Directions —
Whatever appears in the records apart from pictures must be reproduced exactly.

Records provided —
***
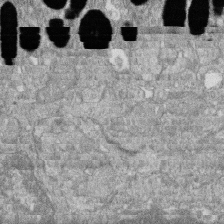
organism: Zebrafish
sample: Cilia; retinal pigment epithelium
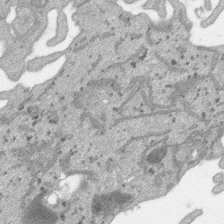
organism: Human
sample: Lung epithelial cells infected with SARS-CoV-2
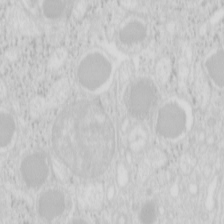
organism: Mouse
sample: Pancreas
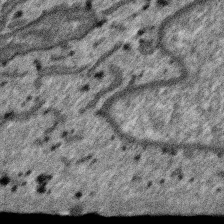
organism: Human
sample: Lung epithelial cells infected with SARS-CoV-2
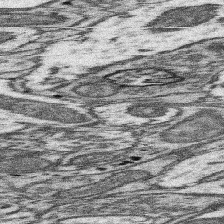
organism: Mouse
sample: Somatosensory cortex neuropil
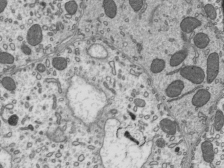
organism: Mouse
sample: Mouse epididymis efferent ductule cilia
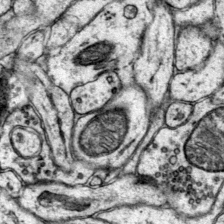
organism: Mouse
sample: Primary visual cortex
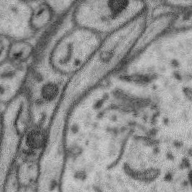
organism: Zebra finch
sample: Brain
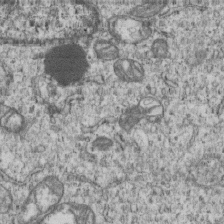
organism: Human
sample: MDA-MB-231 cells
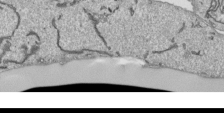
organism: Human
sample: Mitochondria in HCT116 cells
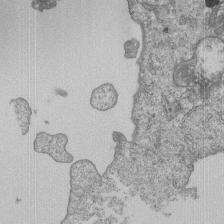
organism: Human
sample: MDA-MB-231 cells
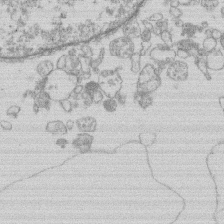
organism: Human
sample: Macrophage cells
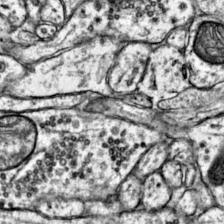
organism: Mouse
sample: Primary visual cortex
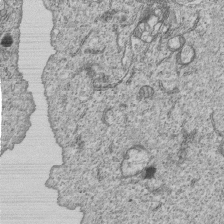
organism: Human
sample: MDA-MB-231 cells
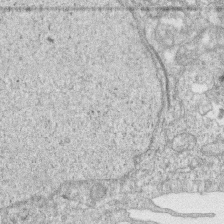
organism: Human
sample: HeLa cell HIV synapse
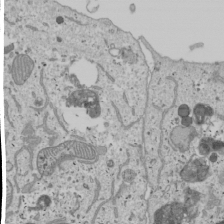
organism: Human
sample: Mitochondria in U2OS cells
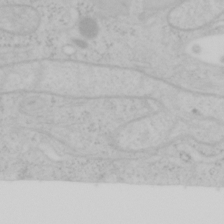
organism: Mouse
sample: OT-I killer T cells with ID8 ovarian cancer cells
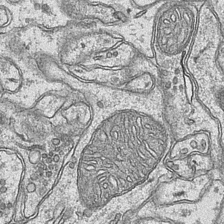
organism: Mouse
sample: CA1 Hippocampus
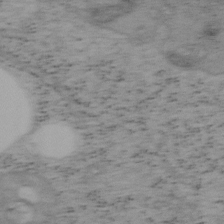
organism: Mouse
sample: OT-I killer T cells with ID8 ovarian cancer cells
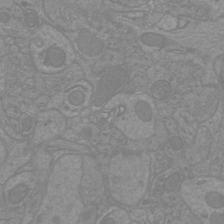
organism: Mouse
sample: Cortical neurons
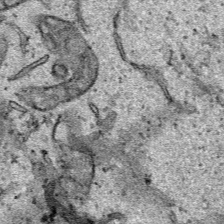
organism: Human
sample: Mitochondria in HCT116 cells
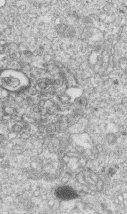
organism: Human
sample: HeLa cell HIV synapse
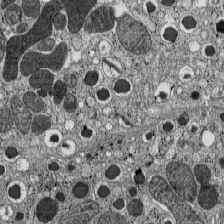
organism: C57BL Mouse
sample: Pancreatic islet
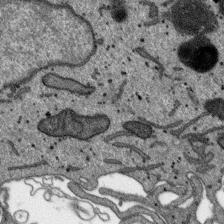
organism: Human
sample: Lung epithelial cells, uninfected (mock) control
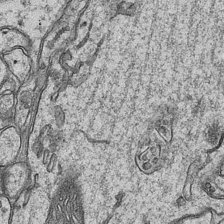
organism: Mouse
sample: CA1 Hippocampus
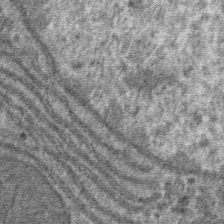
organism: Mouse
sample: Mouse hepatocytes
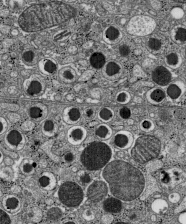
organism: C57BL Mouse
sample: Pancreatic islet
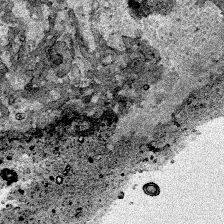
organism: Human
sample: Mitochondria in HCT116 cells
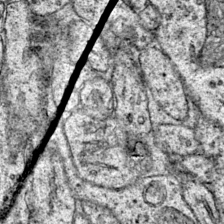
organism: Mouse
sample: Primary visual cortex
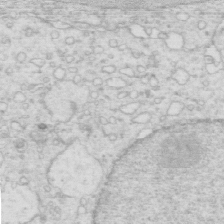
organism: Mouse
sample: Multiciliated cells
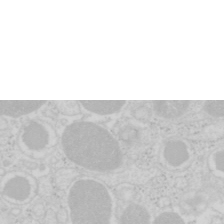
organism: Mouse
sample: Pancreas
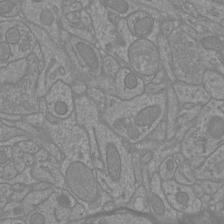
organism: Mouse
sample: Cortical neurons
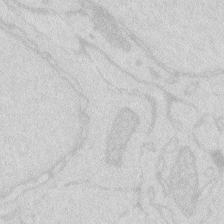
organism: Zebrafish
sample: Macrophage
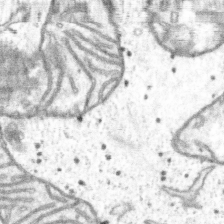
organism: Human
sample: HeLa cells
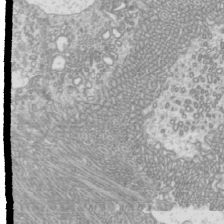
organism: Mouse
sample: Cilia; mouse epididymis
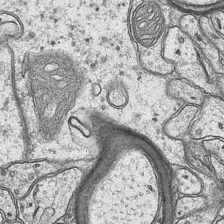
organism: Mouse
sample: CA1 Hippocampus
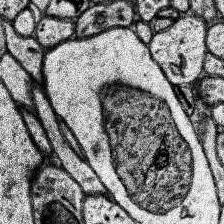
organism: Human
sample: Temporal Lobe
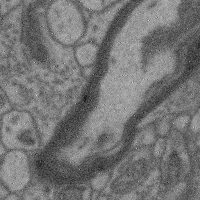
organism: Mouse
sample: Cerebral cortex
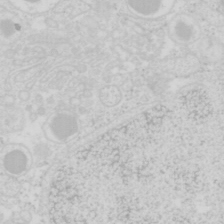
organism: Mouse
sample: Pancreas
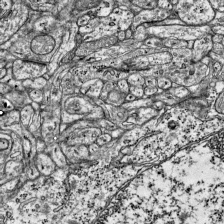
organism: Mouse
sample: Visual Cortex
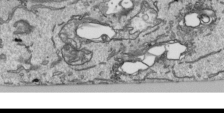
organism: Human
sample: Mitochondria in HCT116 cells
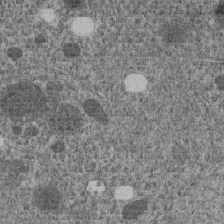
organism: C. elegans
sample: C. elegans embryo early stage
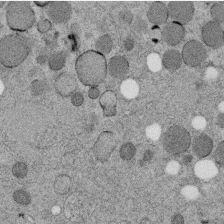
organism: C. elegans
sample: C. elegans embryo early stage
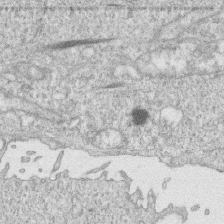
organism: Human
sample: HeLa cell HIV synapse
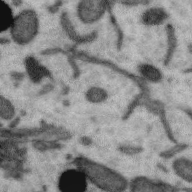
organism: Zebra finch
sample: Brain
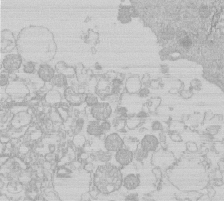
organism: Human
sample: Macrophage cells
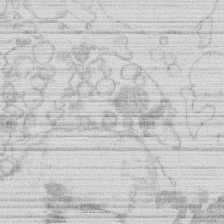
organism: Human
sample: Macrophage cells
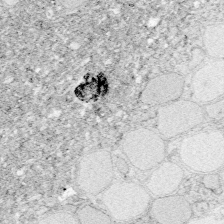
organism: Zebrafish
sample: Whole-Brain
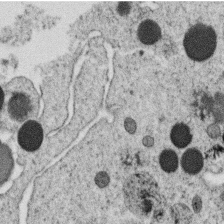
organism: C. elegans
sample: C. elegans oocyte; sperm cells
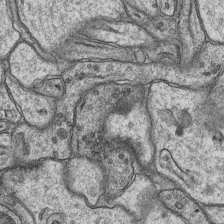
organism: Mouse
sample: CA1 Hippocampus
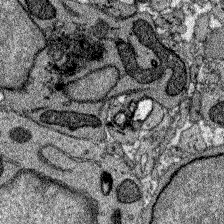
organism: Zebrafish
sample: Larval olfactory bulb
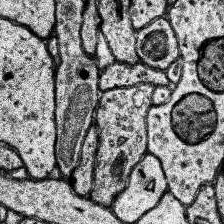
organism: Human
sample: Temporal Lobe
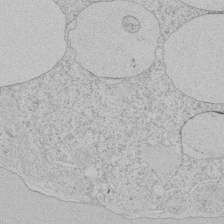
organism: Tetrahymena
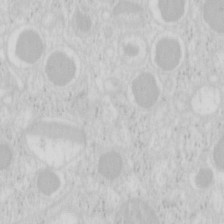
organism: Mouse
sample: Pancreas
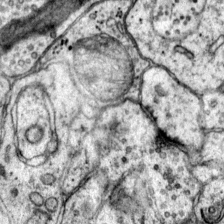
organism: Mouse
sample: Primary visual cortex
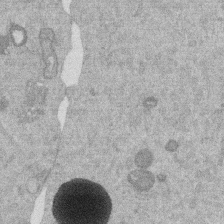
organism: Mouse
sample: Dividing mouse embryo 1 cell stage
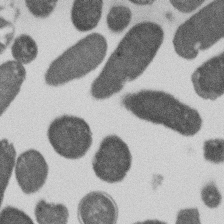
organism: E. coli
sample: Bacterial nucleoid
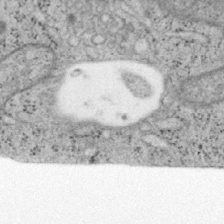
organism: Mouse
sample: OT-I killer T cells with ID8 ovarian cancer cells
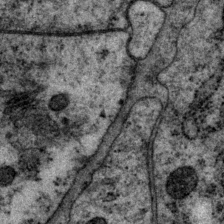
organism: P. pacificus
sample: Pharynx
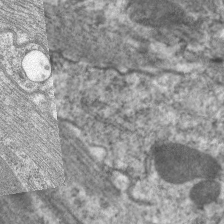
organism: C. elegans
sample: Pharynx
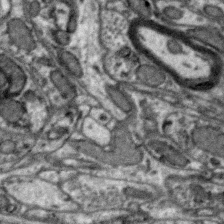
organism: Zebra finch
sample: Brain
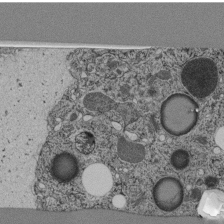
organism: C. elegans
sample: C. elegans pharynx
***
Answer section —
organism: Zebrafish
sample: Cilia; retinal pigment epithelium
organism: Human
sample: Lung epithelial cells infected with SARS-CoV-2
organism: Mouse
sample: Pancreas
organism: Human
sample: Lung epithelial cells infected with SARS-CoV-2
organism: Mouse
sample: Somatosensory cortex neuropil
organism: Mouse
sample: Mouse epididymis efferent ductule cilia
organism: Mouse
sample: Primary visual cortex
organism: Zebra finch
sample: Brain
organism: Human
sample: MDA-MB-231 cells
organism: Human
sample: Mitochondria in HCT116 cells
organism: Human
sample: MDA-MB-231 cells
organism: Human
sample: Macrophage cells
organism: Mouse
sample: Primary visual cortex
organism: Human
sample: MDA-MB-231 cells
organism: Human
sample: HeLa cell HIV synapse
organism: Human
sample: Mitochondria in U2OS cells
organism: Mouse
sample: OT-I killer T cells with ID8 ovarian cancer cells
organism: Mouse
sample: CA1 Hippocampus
organism: Mouse
sample: OT-I killer T cells with ID8 ovarian cancer cells
organism: Mouse
sample: Cortical neurons
organism: Human
sample: Mitochondria in HCT116 cells
organism: Human
sample: HeLa cell HIV synapse
organism: C57BL Mouse
sample: Pancreatic islet
organism: Human
sample: Lung epithelial cells, uninfected (mock) control
organism: Mouse
sample: CA1 Hippocampus
organism: Mouse
sample: Mouse hepatocytes
organism: C57BL Mouse
sample: Pancreatic islet
organism: Human
sample: Mitochondria in HCT116 cells
organism: Mouse
sample: Primary visual cortex
organism: Mouse
sample: Multiciliated cells
organism: Mouse
sample: Pancreas
organism: Mouse
sample: Cortical neurons
organism: Zebrafish
sample: Macrophage
organism: Human
sample: HeLa cells
organism: Mouse
sample: Cilia; mouse epididymis
organism: Mouse
sample: CA1 Hippocampus
organism: Human
sample: Temporal Lobe
organism: Mouse
sample: Cerebral cortex
organism: Mouse
sample: Pancreas
organism: Mouse
sample: Visual Cortex
organism: Human
sample: Mitochondria in HCT116 cells
organism: C. elegans
sample: C. elegans embryo early stage
organism: C. elegans
sample: C. elegans embryo early stage
organism: Human
sample: HeLa cell HIV synapse
organism: Zebra finch
sample: Brain
organism: Human
sample: Macrophage cells
organism: Human
sample: Macrophage cells
organism: Zebrafish
sample: Whole-Brain
organism: C. elegans
sample: C. elegans oocyte; sperm cells
organism: Mouse
sample: CA1 Hippocampus
organism: Zebrafish
sample: Larval olfactory bulb
organism: Human
sample: Temporal Lobe
organism: Tetrahymena
organism: Mouse
sample: Pancreas
organism: Mouse
sample: Primary visual cortex
organism: Mouse
sample: Dividing mouse embryo 1 cell stage
organism: E. coli
sample: Bacterial nucleoid
organism: Mouse
sample: OT-I killer T cells with ID8 ovarian cancer cells
organism: P. pacificus
sample: Pharynx
organism: C. elegans
sample: Pharynx
organism: Zebra finch
sample: Brain
organism: C. elegans
sample: C. elegans pharynx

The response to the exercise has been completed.